Not sure what you mean by this. Wouldn't the amount of air be the same reguardless of how you store the bottle?


----------



## JohnT

Runningwolf said:


> No sediment in Welches . Sorry couldn't help it, Julie told me to do it!
> 
> John when you said better for decanting are you talking laying them flat vs. standing them upside down?



Another thought! If you store upside down, you will be increasing the amount of pressure that you are putting on the cork. This is not the best thing. 

That is.... unless you are making welches wine. In that case, I would store them upside down.


----------



## djrockinsteve

John I think we discussed this before. The circumstance of the wine surface when standing up is about the size of a dime limiting the ratio of wine to air contact.
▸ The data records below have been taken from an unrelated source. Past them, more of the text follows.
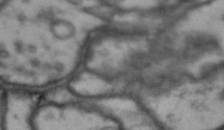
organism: Drosophila
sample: Brain
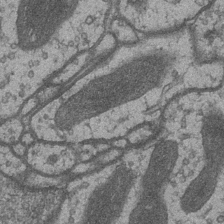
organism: Drosophila
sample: Optic medulla
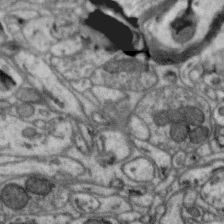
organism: Zebra finch
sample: Brain
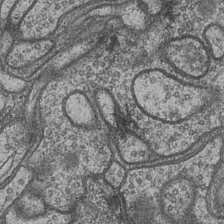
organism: Drosophila
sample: Optic medulla
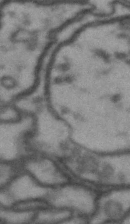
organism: Drosophila
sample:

Laying down a bottle or upside down increases the surface air to wine amount. 

I don't know if all in all it makes a big difference but italy.


----------



## JohnT

djrockinsteve said:


> John I think we discussed this before. The circumstance of the wine surface when standing up is about the size of a dime limiting the ratio of wine to air contact. Laying down a bottle or upside down increases the surface air to wine amount.
> 
> I don't know if all in all it makes a big difference but italy.




I understand that, however, I have two questions for you. 

1) I believe that he was talking about Upside-down or on the bottles sides. In either case I am thinking that the surface area would not be much different. Standing upright is only ok for synthetic corks or screwcaps.

2) I am wondering if the surface area matters in this case. Unlike a barrel, the bottle is corked and almost a perfect seal. if there is a small, finite amount of air, then would the surface area matter in the long run? Never really put much tough into this one. Just wondering.


----------



## saddlebronze

I don't know, but I always lay down when I am resting. Harder to do standing up!


----------